Wednesday, November 26, 2014

NOW THANK WE ALL OUR GOD (Thanksgiving Fare, regurgitated)

For Thanksgiving, I am reposting this from a few years ago.

One of the most painful aspects of ministry to the elderly residents of our Christian assisted living facility was the inevitability of death. And it was on those occasions that my staff often participated in sharing their feelings of loss and their fond memories. I had come to realize that, for my employees, it was a ministry of love. And their ministry was reciprocal; many of the folks we served had made immeasurable impacts on the lives of those who were serving them.

Over the course of my seventeen years serving the residents, there were many times when the holidays had been especially hard; those seemed to be the times when we lost an unusual number of long-time residents.

In my fifteenth year, we lost one of our residents on Thanksgiving Day. She had gone out with her daughters for a family Thanksgiving dinner. Late in the afternoon she began to feel nauseous and complained of stomach and back pains. They took her to the emergency room at the hospital where she was diagnosed with flu symptoms and discharged back to our care by early evening. My staff monitored her every thirty minutes through the evening.

About 12:45 AM they found her unresponsive and called 911.  By the time I arrived the paramedics had already pronounced her "dead on arrival." I called her pastor and the two of us spent the next few hours comforting and praying with her daughter until the funeral home reps arrived to remove her mother.

Through the years, our resident pastor kept very busy conducting about 30-40 funerals a year. One year, he had seven services in one week. That certainly takes an emotional toll on residents and staff alike. Those are always hard days for caretakers as, typically, the death rate rises significantly following Thanksgiving Day and Christmas Day.
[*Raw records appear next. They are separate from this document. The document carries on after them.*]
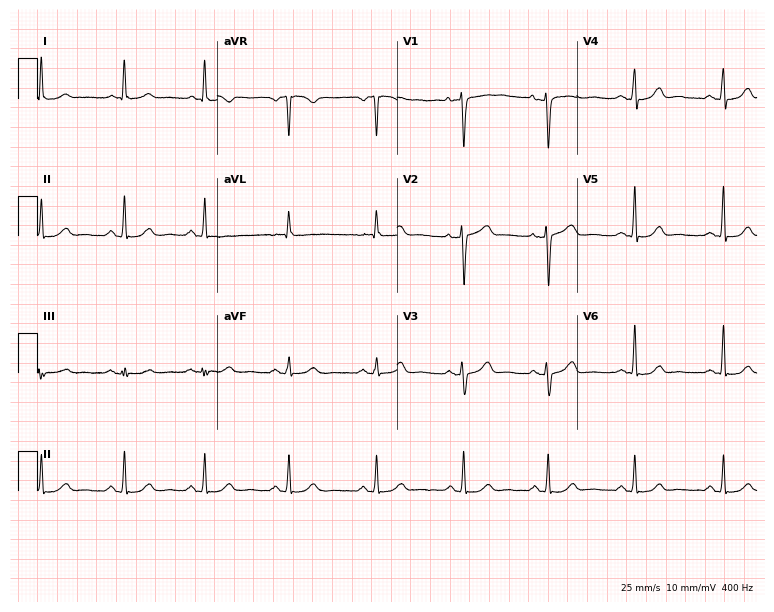
Electrocardiogram (7.3-second recording at 400 Hz), a female, 67 years old. Overall reading on record: normal ECG.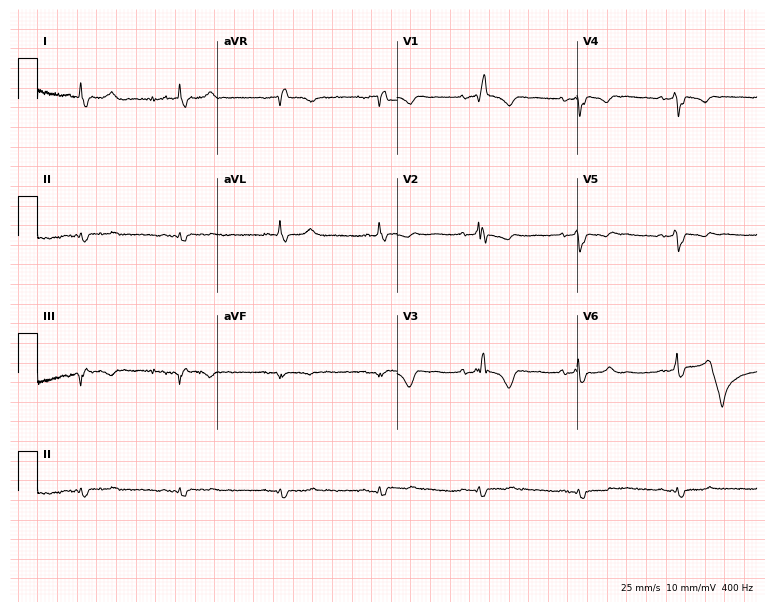
Electrocardiogram, a 48-year-old male. Interpretation includes right bundle branch block.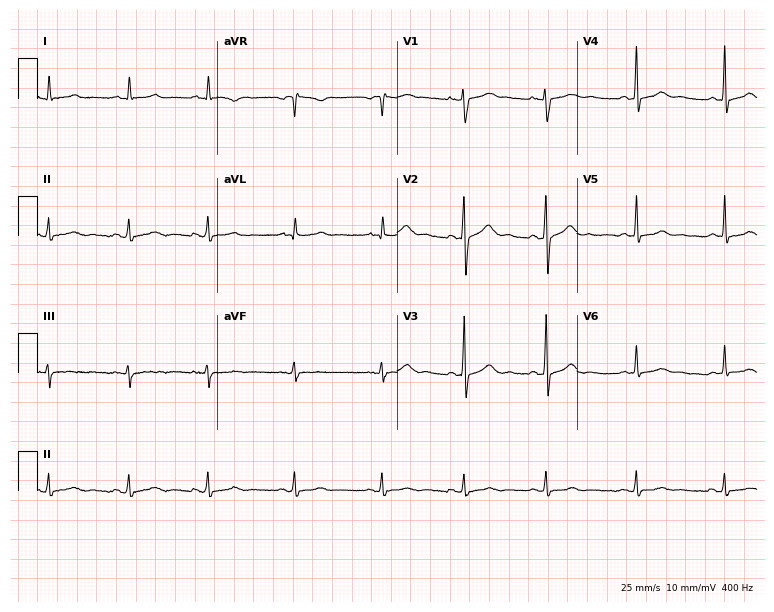
Electrocardiogram (7.3-second recording at 400 Hz), a female patient, 26 years old. Of the six screened findings (first-degree AV block, right bundle branch block, left bundle branch block, sinus bradycardia, atrial fibrillation, sinus tachycardia), none is recorded.

As emotionally difficult as those times were, I am aware that others have experienced far more in terms of loss.  In 1636 there was a pastor who buried 5,000 of his parishioners in a single year. That averaged about fifteen a day and it happened during the Thirty Years War, one of history’s costliest in terms of casualties, epidemics, and economic devastation. He endured some of the worst conditions and experiences that life could dish out.
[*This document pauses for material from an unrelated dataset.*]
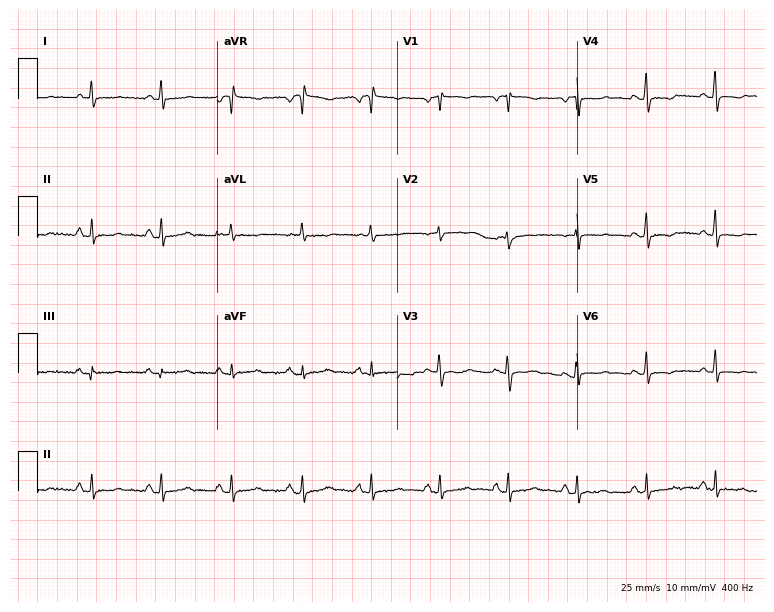
12-lead ECG from a female patient, 69 years old (7.3-second recording at 400 Hz). No first-degree AV block, right bundle branch block, left bundle branch block, sinus bradycardia, atrial fibrillation or sinus tachycardia recorded for this tracing.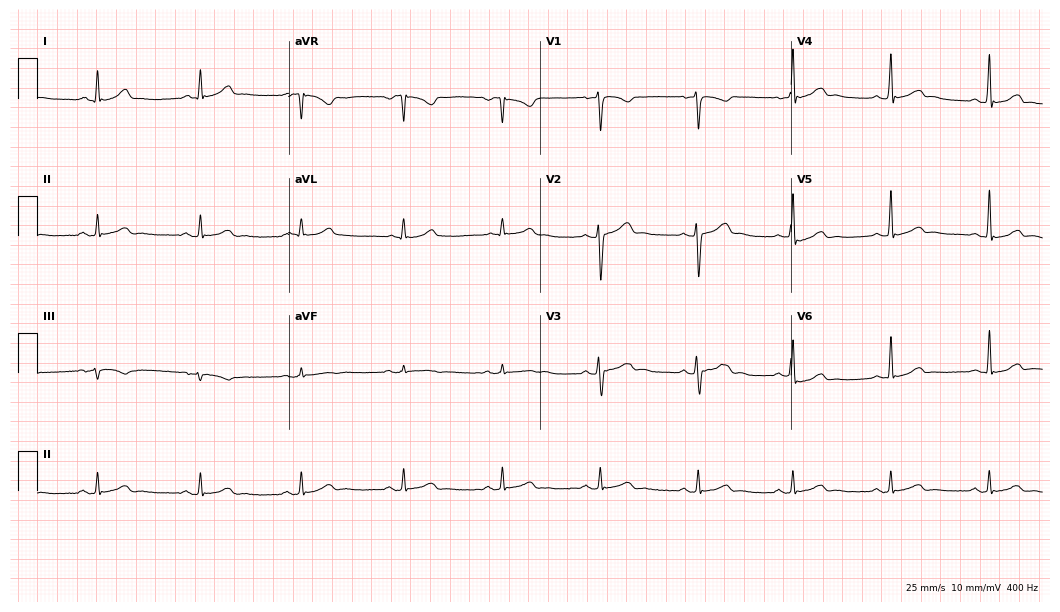
12-lead ECG from a 31-year-old male patient. Recorded interpretation: within normal limits.

His name was Martin Rinkert and in the middle of that terrible time of incredible loss, he wrote a table grace, for his children, that has come to be one of our most loved thanksgiving hymns:

Now thank we all our God With hearts and hands and voices,
Who wondrous things has done, In whom His world rejoices;
Who from our mothers' arms Hath blessed us on our way
With countless gifts of love, And still is ours today.
O may this bounteous God Through all our life be near us,
With ever joyful hearts And blessed peace to cheer us;
And keep us in His grace, And guide us when perplexed,
And free us from all ills In this world and the next.
All praise and thanks to God The Father now be given,
The Son, and Him who reigns With them in highest Heaven,
The One eternal God, Whom earth and Heaven adore;
For thus it was, is now, And shall be evermore.

One contemporary pastor, Joel Gregory, referring to Martin Rinkert as "The Unlikely Thanker" asked, “If I'd spent the year holding 5,000 funerals for the people I served, could I write a song of thanksgiving for my children?”

It is interesting to note that many people who, seemingly, have the least to thank God for are the very ones who thank Him the most.